STORED DATA
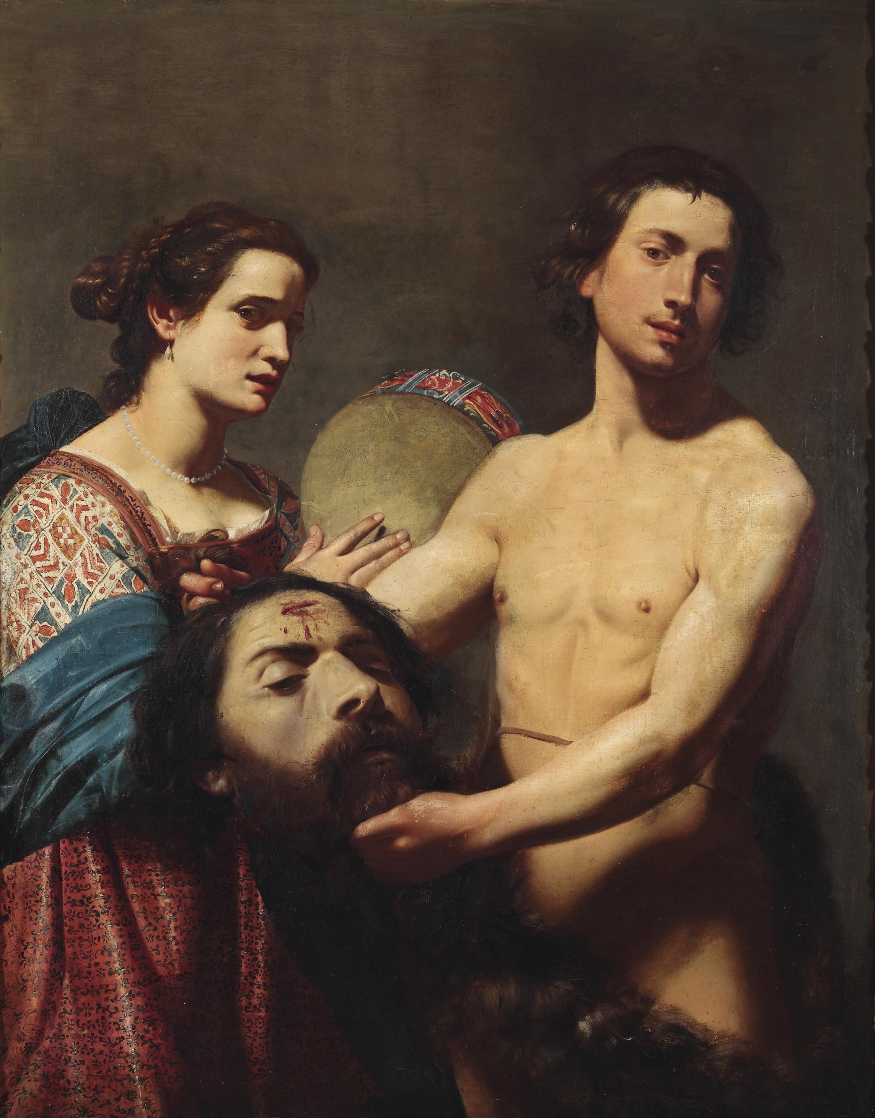 Davide con la testa di golia
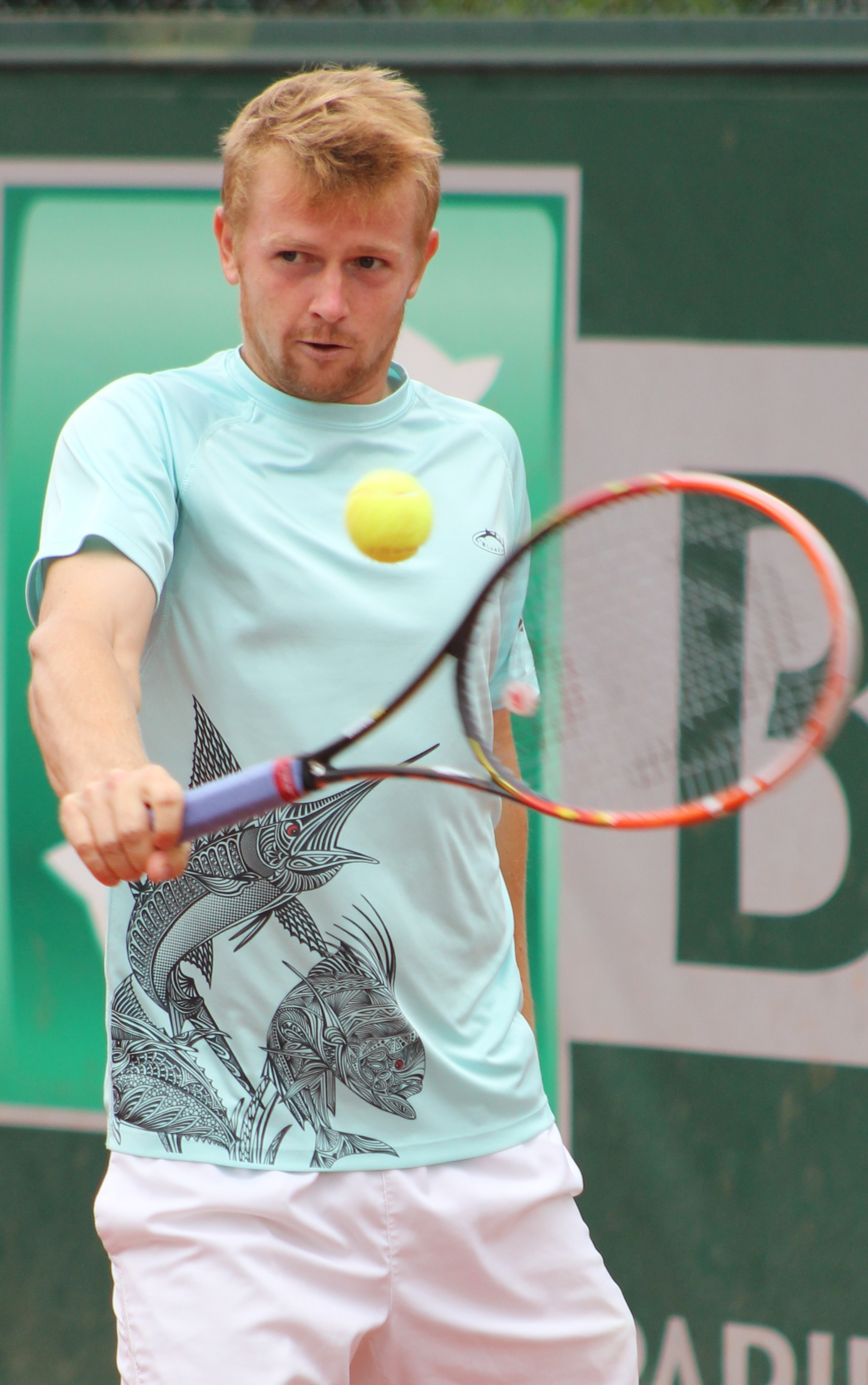 Golubev RG15 (2)
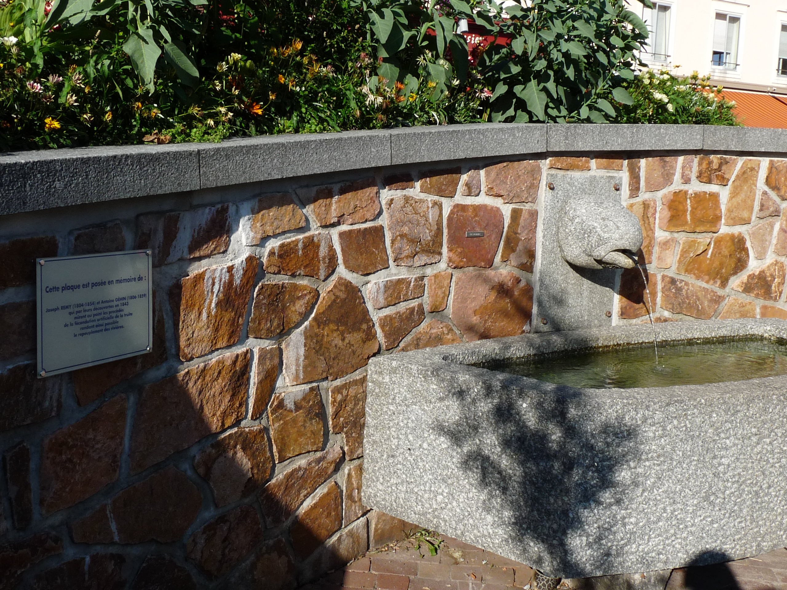 Plaque commémorative place du Champtel La Bresse
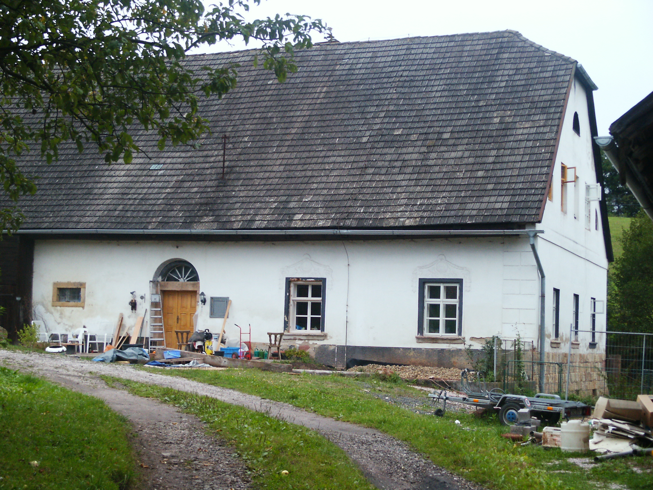 Venkovský dům, Horní Olešnice 3
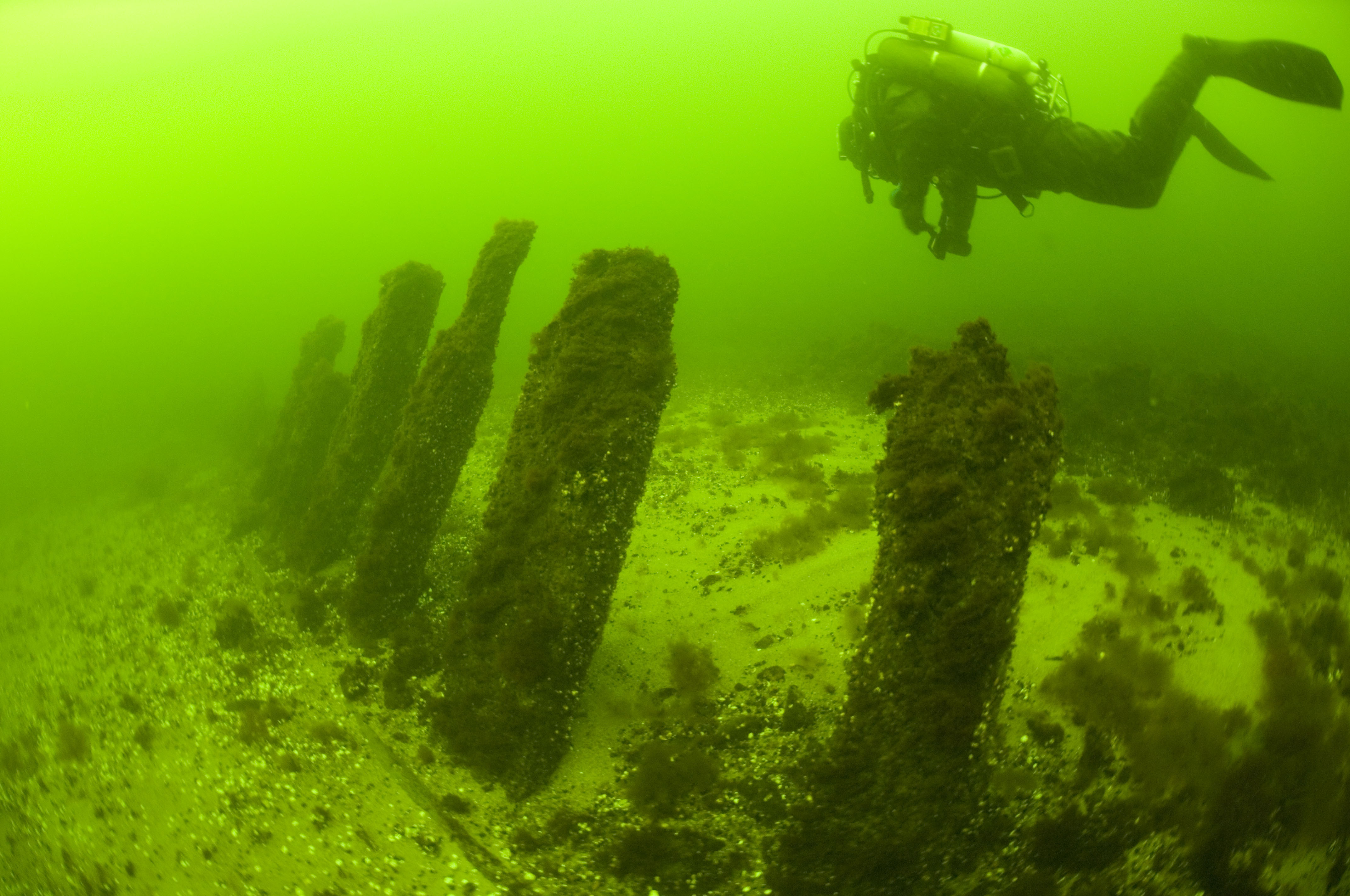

EXERCISE DIRECTIONS
Pictures stay out; all other material above is restated word for word.

REPLY
 Davide con la testa di golia
 Golubev RG15 (2)
 Plaque commémorative place du Champtel La Bresse
 Venkovský dům, Horní Olešnice 3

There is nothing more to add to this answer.